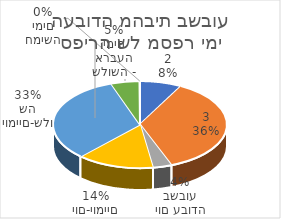
| Category | סה"כ |
|---|---|
| 2 | 330 |
| 3 | 1534 |
| יום עבודה בשבוע | 148 |
| יום-יומיים | 605 |
| יומיים-שלושה | 1379 |
| שלושה - ארבעה ימים | 224 |
| חמישה ימים | 4 |
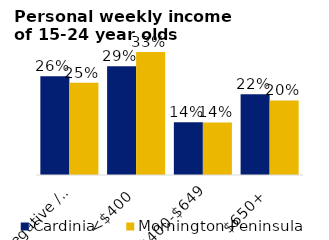
| Category | Cardinia | Mornington Peninsula |
|---|---|---|
| Negative / Nil | 0.264 | 0.246 |
| <$400 | 0.291 | 0.328 |
| $400-$649 | 0.141 | 0.141 |
| $650+ | 0.215 | 0.199 |
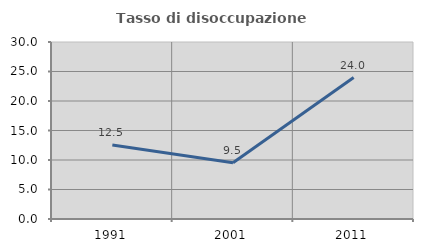
| Category | Tasso di disoccupazione giovanile  |
|---|---|
| 1991.0 | 12.548 |
| 2001.0 | 9.524 |
| 2011.0 | 23.973 |
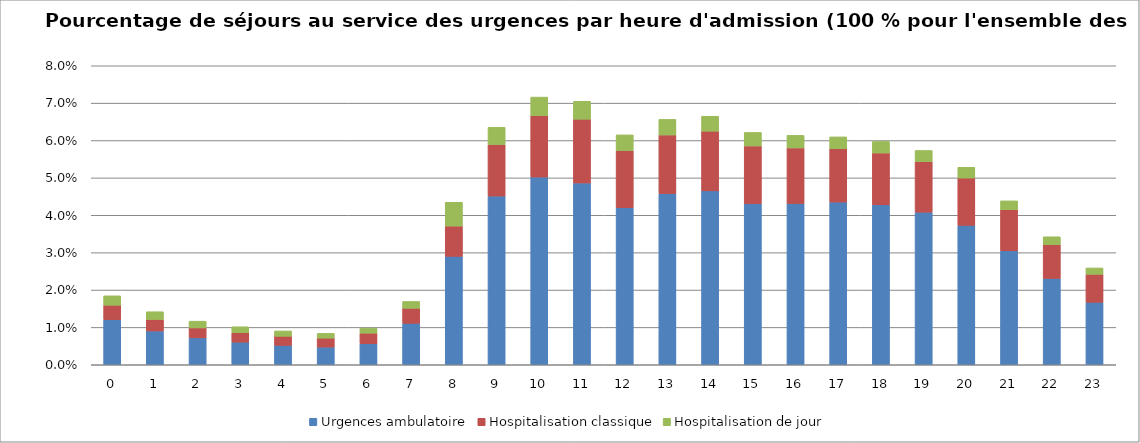
| Category | Urgences ambulatoire | Hospitalisation classique | Hospitalisation de jour |
|---|---|---|---|
| 0.0 | 0.012 | 0.004 | 0.003 |
| 1.0 | 0.009 | 0.003 | 0.002 |
| 2.0 | 0.007 | 0.003 | 0.002 |
| 3.0 | 0.006 | 0.003 | 0.002 |
| 4.0 | 0.005 | 0.002 | 0.001 |
| 5.0 | 0.005 | 0.002 | 0.001 |
| 6.0 | 0.006 | 0.003 | 0.001 |
| 7.0 | 0.011 | 0.004 | 0.002 |
| 8.0 | 0.029 | 0.008 | 0.006 |
| 9.0 | 0.045 | 0.014 | 0.005 |
| 10.0 | 0.05 | 0.016 | 0.005 |
| 11.0 | 0.049 | 0.017 | 0.005 |
| 12.0 | 0.042 | 0.015 | 0.004 |
| 13.0 | 0.046 | 0.016 | 0.004 |
| 14.0 | 0.047 | 0.016 | 0.004 |
| 15.0 | 0.043 | 0.015 | 0.004 |
| 16.0 | 0.043 | 0.015 | 0.003 |
| 17.0 | 0.044 | 0.014 | 0.003 |
| 18.0 | 0.043 | 0.014 | 0.003 |
| 19.0 | 0.041 | 0.013 | 0.003 |
| 20.0 | 0.037 | 0.013 | 0.003 |
| 21.0 | 0.03 | 0.011 | 0.002 |
| 22.0 | 0.023 | 0.009 | 0.002 |
| 23.0 | 0.017 | 0.007 | 0.002 |
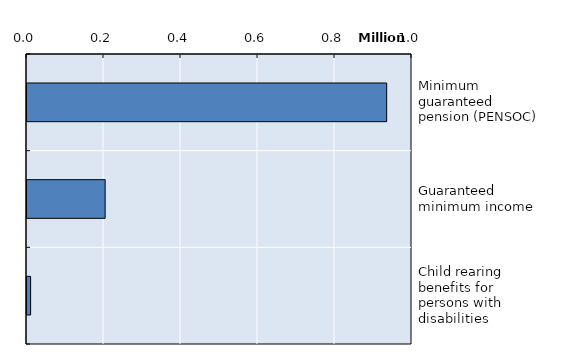
| Category | Series 0 |
|---|---|
| Minimum guaranteed pension (PENSOC) | 934253 |
| Guaranteed minimum income | 202976 |
| Child rearing benefits for persons with disabilities | 9389 |
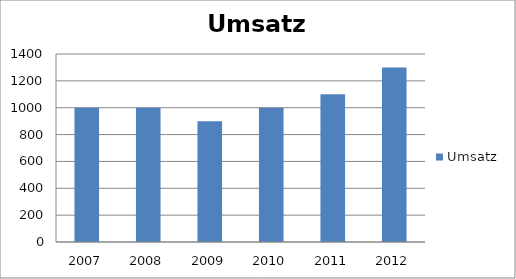
| Category | Umsatz |
|---|---|
| 2007.0 | 1000 |
| 2008.0 | 1000 |
| 2009.0 | 900 |
| 2010.0 | 1000 |
| 2011.0 | 1100 |
| 2012.0 | 1300 |
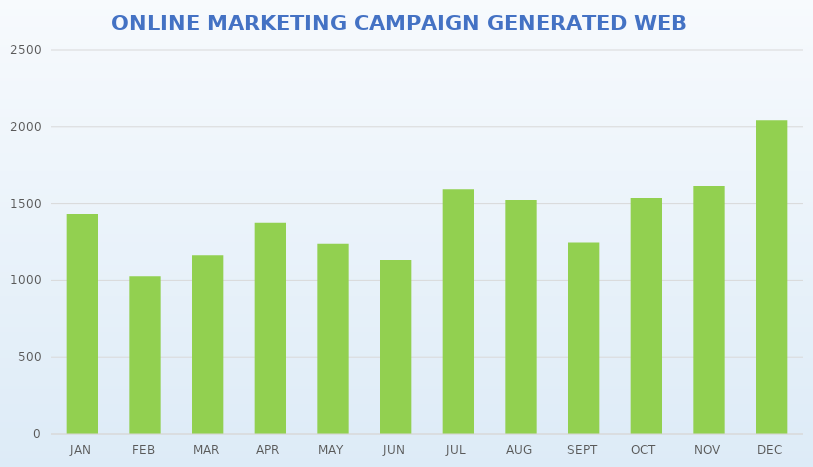
| Category | Series 0 |
|---|---|
| JAN | 1432 |
| FEB | 1027 |
| MAR | 1163 |
| APR | 1375 |
| MAY | 1239 |
| JUN | 1132 |
| JUL | 1593 |
| AUG | 1523 |
| SEPT | 1246 |
| OCT | 1537 |
| NOV | 1614 |
| DEC | 2043 |
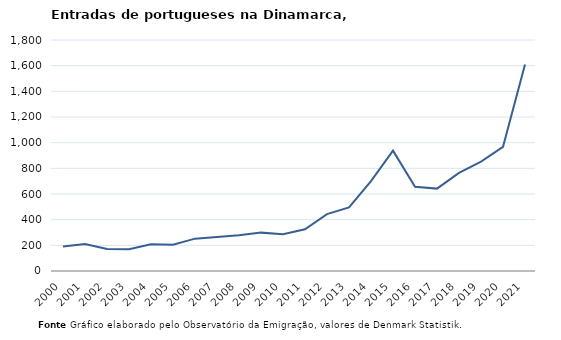
| Category | Entradas |
|---|---|
| 2000.0 | 190 |
| 2001.0 | 211 |
| 2002.0 | 171 |
| 2003.0 | 170 |
| 2004.0 | 208 |
| 2005.0 | 205 |
| 2006.0 | 252 |
| 2007.0 | 265 |
| 2008.0 | 279 |
| 2009.0 | 299 |
| 2010.0 | 287 |
| 2011.0 | 325 |
| 2012.0 | 443 |
| 2013.0 | 496 |
| 2014.0 | 701 |
| 2015.0 | 938 |
| 2016.0 | 656 |
| 2017.0 | 642 |
| 2018.0 | 765 |
| 2019.0 | 852 |
| 2020.0 | 968 |
| 2021.0 | 1609 |
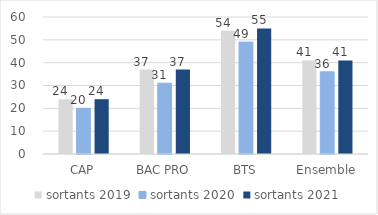
| Category | sortants 2019 | sortants 2020 | sortants 2021 |
|---|---|---|---|
| CAP | 24 | 20 | 24 |
| BAC PRO | 37 | 31 | 37 |
| BTS | 54 | 49 | 55 |
| Ensemble | 41 | 36 | 41 |
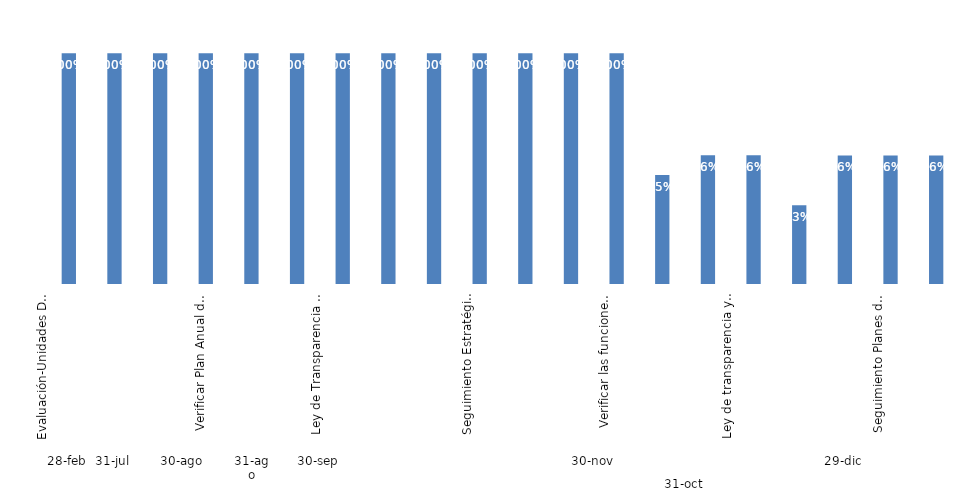
| Category | Total |
|---|---|
| 0 | 1 |
| 1 | 1 |
| 2 | 1 |
| 3 | 1 |
| 4 | 1 |
| 5 | 1 |
| 6 | 1 |
| 7 | 1 |
| 8 | 1 |
| 9 | 1 |
| 10 | 1 |
| 11 | 1 |
| 12 | 1 |
| 13 | 0.947 |
| 14 | 0.956 |
| 15 | 0.956 |
| 16 | 0.934 |
| 17 | 0.956 |
| 18 | 0.956 |
| 19 | 0.956 |

What this task involves: A word-for-word copy of the records is required. Leave out every picture.

Problem solution:
| Category | סה"כ |
|---|---|
| 2 | 330 |
| 3 | 1534 |
| יום עבודה בשבוע | 148 |
| יום-יומיים | 605 |
| יומיים-שלושה | 1379 |
| שלושה - ארבעה ימים | 224 |
| חמישה ימים | 4 |
| Category | Cardinia | Mornington Peninsula |
|---|---|---|
| Negative / Nil | 0.264 | 0.246 |
| <$400 | 0.291 | 0.328 |
| $400-$649 | 0.141 | 0.141 |
| $650+ | 0.215 | 0.199 |
| Category | Tasso di disoccupazione giovanile  |
|---|---|
| 1991.0 | 12.548 |
| 2001.0 | 9.524 |
| 2011.0 | 23.973 |
| Category | Urgences ambulatoire | Hospitalisation classique | Hospitalisation de jour |
|---|---|---|---|
| 0.0 | 0.012 | 0.004 | 0.003 |
| 1.0 | 0.009 | 0.003 | 0.002 |
| 2.0 | 0.007 | 0.003 | 0.002 |
| 3.0 | 0.006 | 0.003 | 0.002 |
| 4.0 | 0.005 | 0.002 | 0.001 |
| 5.0 | 0.005 | 0.002 | 0.001 |
| 6.0 | 0.006 | 0.003 | 0.001 |
| 7.0 | 0.011 | 0.004 | 0.002 |
| 8.0 | 0.029 | 0.008 | 0.006 |
| 9.0 | 0.045 | 0.014 | 0.005 |
| 10.0 | 0.05 | 0.016 | 0.005 |
| 11.0 | 0.049 | 0.017 | 0.005 |
| 12.0 | 0.042 | 0.015 | 0.004 |
| 13.0 | 0.046 | 0.016 | 0.004 |
| 14.0 | 0.047 | 0.016 | 0.004 |
| 15.0 | 0.043 | 0.015 | 0.004 |
| 16.0 | 0.043 | 0.015 | 0.003 |
| 17.0 | 0.044 | 0.014 | 0.003 |
| 18.0 | 0.043 | 0.014 | 0.003 |
| 19.0 | 0.041 | 0.013 | 0.003 |
| 20.0 | 0.037 | 0.013 | 0.003 |
| 21.0 | 0.03 | 0.011 | 0.002 |
| 22.0 | 0.023 | 0.009 | 0.002 |
| 23.0 | 0.017 | 0.007 | 0.002 |
| Category | Series 0 |
|---|---|
| Minimum guaranteed pension (PENSOC) | 934253 |
| Guaranteed minimum income | 202976 |
| Child rearing benefits for persons with disabilities | 9389 |
| Category | Umsatz |
|---|---|
| 2007.0 | 1000 |
| 2008.0 | 1000 |
| 2009.0 | 900 |
| 2010.0 | 1000 |
| 2011.0 | 1100 |
| 2012.0 | 1300 |
| Category | Series 0 |
|---|---|
| JAN | 1432 |
| FEB | 1027 |
| MAR | 1163 |
| APR | 1375 |
| MAY | 1239 |
| JUN | 1132 |
| JUL | 1593 |
| AUG | 1523 |
| SEPT | 1246 |
| OCT | 1537 |
| NOV | 1614 |
| DEC | 2043 |
| Category | Entradas |
|---|---|
| 2000.0 | 190 |
| 2001.0 | 211 |
| 2002.0 | 171 |
| 2003.0 | 170 |
| 2004.0 | 208 |
| 2005.0 | 205 |
| 2006.0 | 252 |
| 2007.0 | 265 |
| 2008.0 | 279 |
| 2009.0 | 299 |
| 2010.0 | 287 |
| 2011.0 | 325 |
| 2012.0 | 443 |
| 2013.0 | 496 |
| 2014.0 | 701 |
| 2015.0 | 938 |
| 2016.0 | 656 |
| 2017.0 | 642 |
| 2018.0 | 765 |
| 2019.0 | 852 |
| 2020.0 | 968 |
| 2021.0 | 1609 |
| Category | sortants 2019 | sortants 2020 | sortants 2021 |
|---|---|---|---|
| CAP | 24 | 20 | 24 |
| BAC PRO | 37 | 31 | 37 |
| BTS | 54 | 49 | 55 |
| Ensemble | 41 | 36 | 41 |
| Category | Total |
|---|---|
| 0 | 1 |
| 1 | 1 |
| 2 | 1 |
| 3 | 1 |
| 4 | 1 |
| 5 | 1 |
| 6 | 1 |
| 7 | 1 |
| 8 | 1 |
| 9 | 1 |
| 10 | 1 |
| 11 | 1 |
| 12 | 1 |
| 13 | 0.947 |
| 14 | 0.956 |
| 15 | 0.956 |
| 16 | 0.934 |
| 17 | 0.956 |
| 18 | 0.956 |
| 19 | 0.956 |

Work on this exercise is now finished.